WHAT IS NEEDED –
Pictures don't belong in the copy; print all the records exactly.

<<<<

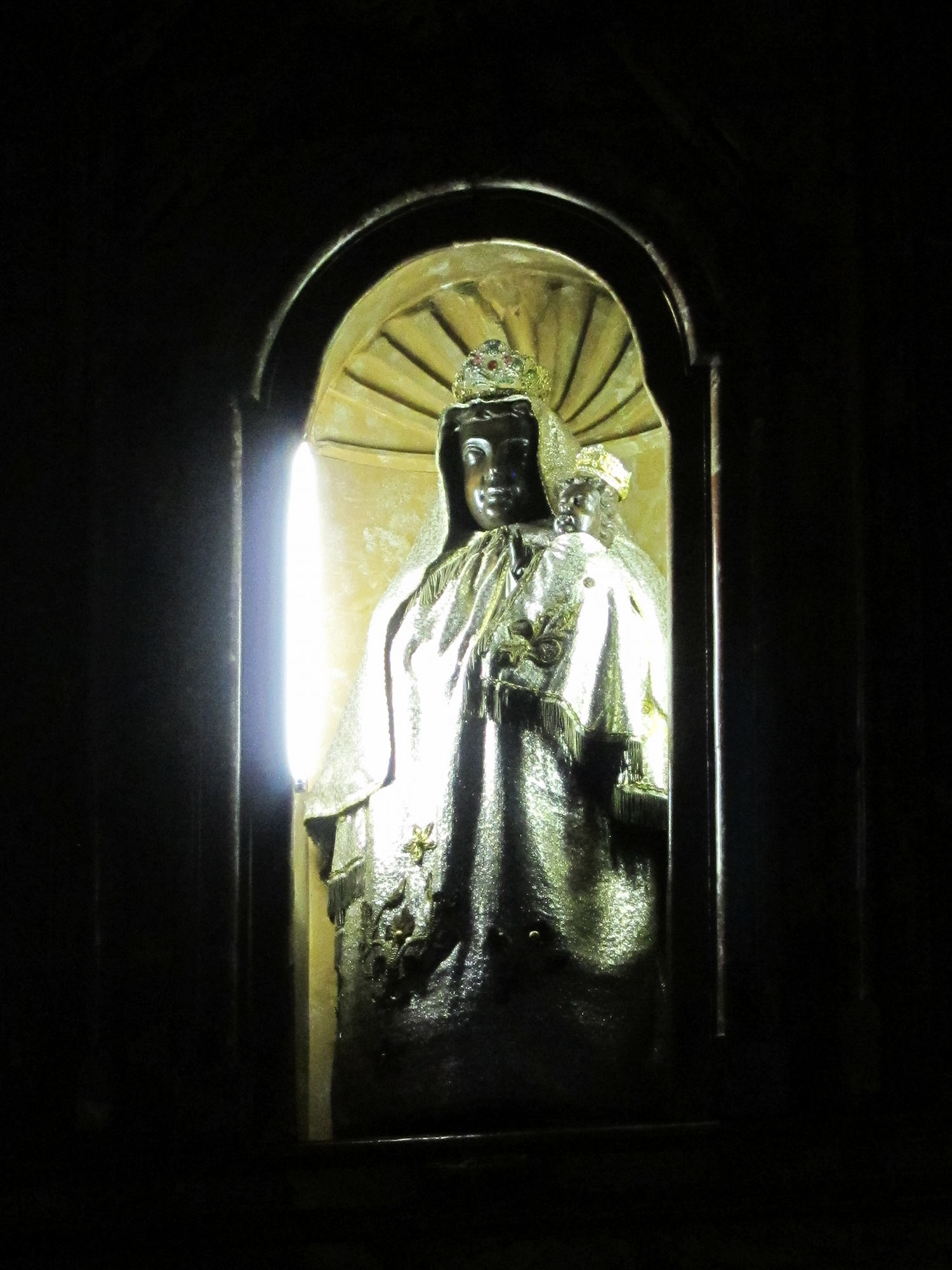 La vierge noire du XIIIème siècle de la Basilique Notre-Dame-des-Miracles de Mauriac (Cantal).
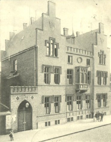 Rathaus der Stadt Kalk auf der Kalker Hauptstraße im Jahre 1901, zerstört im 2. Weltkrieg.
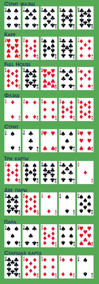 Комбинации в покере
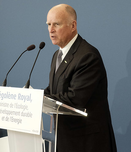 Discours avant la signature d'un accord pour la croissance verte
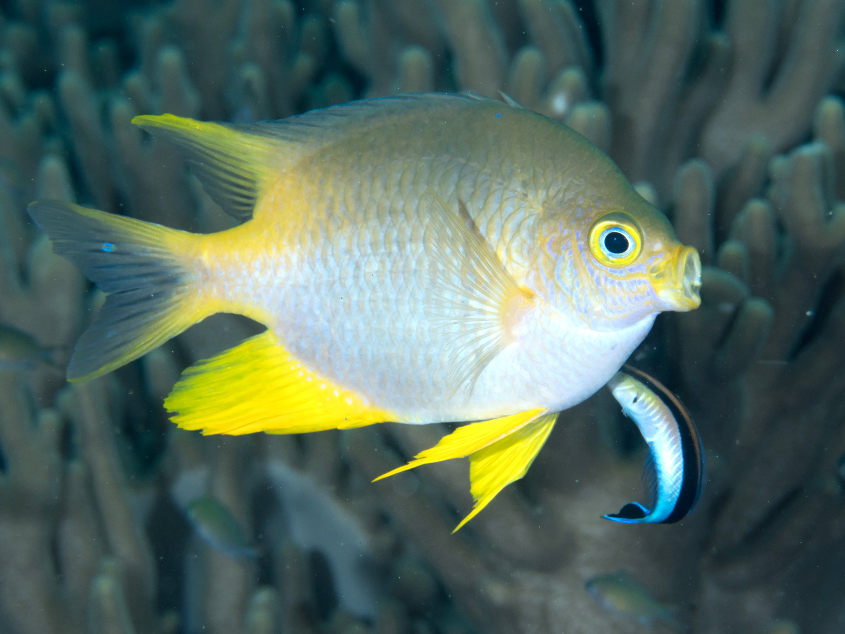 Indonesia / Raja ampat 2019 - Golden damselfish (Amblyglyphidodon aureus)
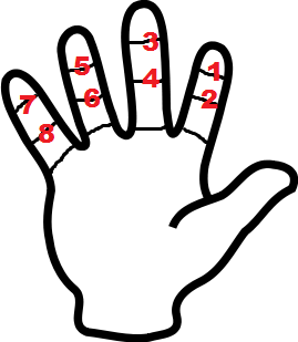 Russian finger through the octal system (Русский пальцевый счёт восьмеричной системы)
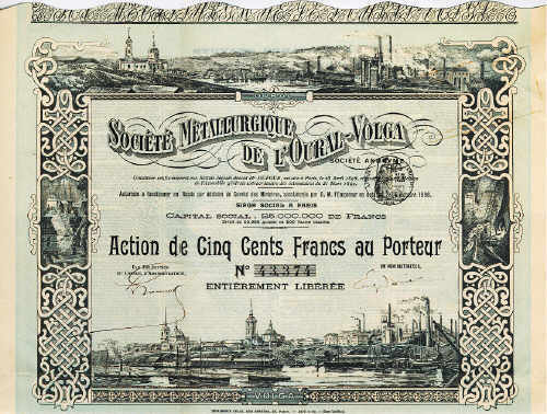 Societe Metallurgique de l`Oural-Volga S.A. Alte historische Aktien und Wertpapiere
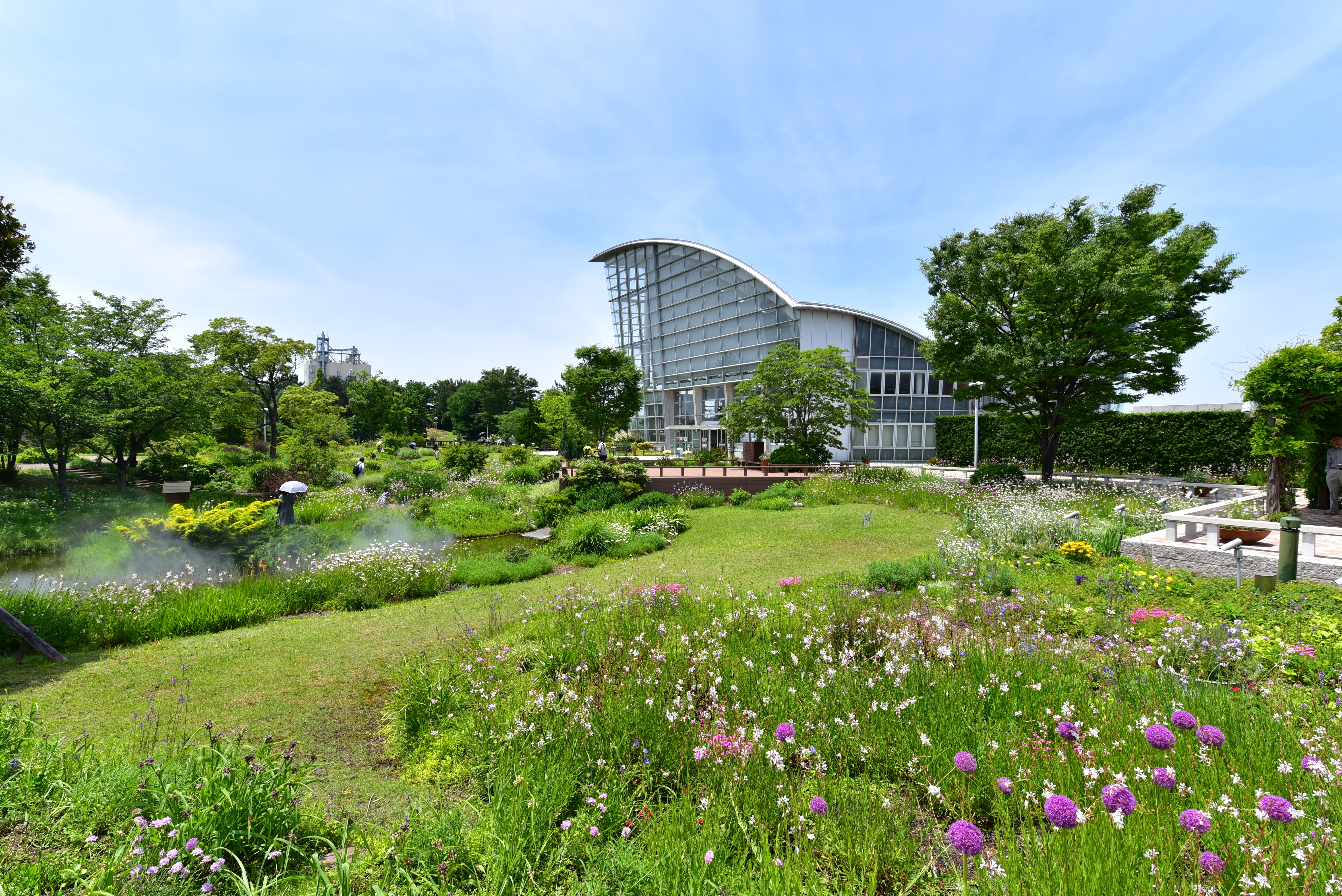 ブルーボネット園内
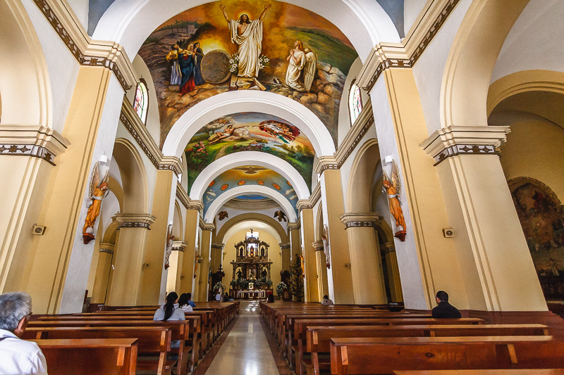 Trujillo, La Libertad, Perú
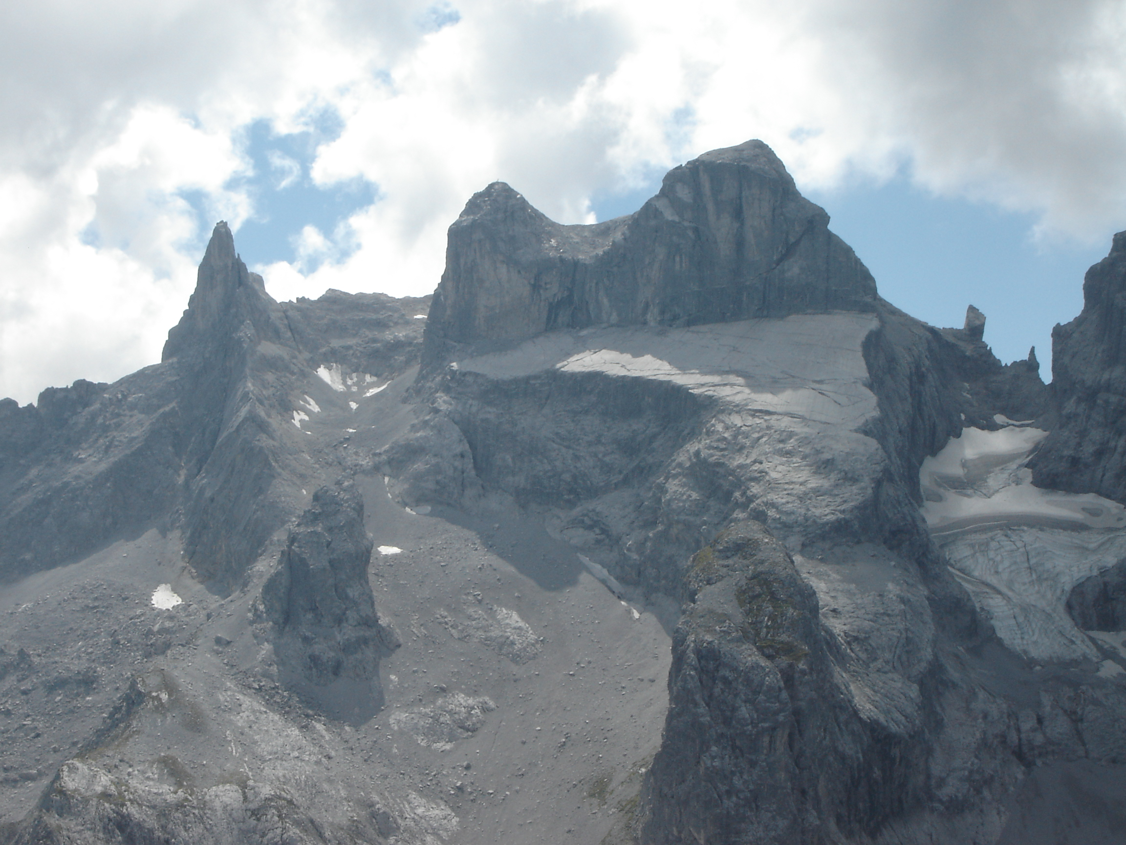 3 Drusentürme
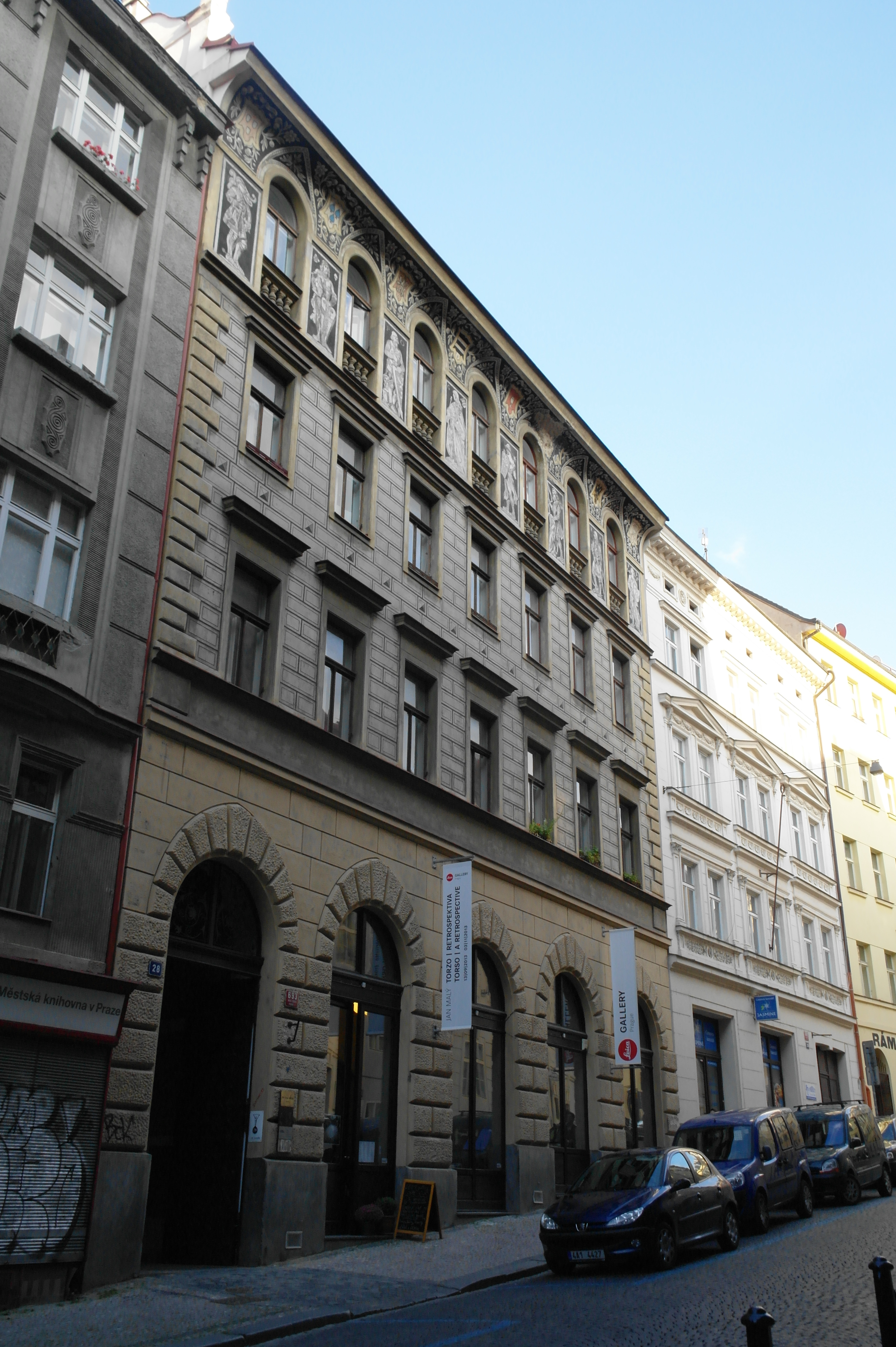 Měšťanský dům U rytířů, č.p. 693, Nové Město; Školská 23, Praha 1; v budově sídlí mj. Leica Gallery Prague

>>>>

PROBLEM SOLUTION –
 La vierge noire du XIIIème siècle de la Basilique Notre-Dame-des-Miracles de Mauriac (Cantal).
 Rathaus der Stadt Kalk auf der Kalker Hauptstraße im Jahre 1901, zerstört im 2. Weltkrieg.
 Комбинации в покере
 Discours avant la signature d'un accord pour la croissance verte
 Indonesia / Raja ampat 2019 - Golden damselfish (Amblyglyphidodon aureus)
 Russian finger through the octal system (Русский пальцевый счёт восьмеричной системы)
 Societe Metallurgique de l`Oural-Volga S.A. Alte historische Aktien und Wertpapiere
 ブルーボネット園内
 Trujillo, La Libertad, Perú
 3 Drusentürme
 Měšťanský dům U rytířů, č.p. 693, Nové Město; Školská 23, Praha 1; v budově sídlí mj. Leica Gallery Prague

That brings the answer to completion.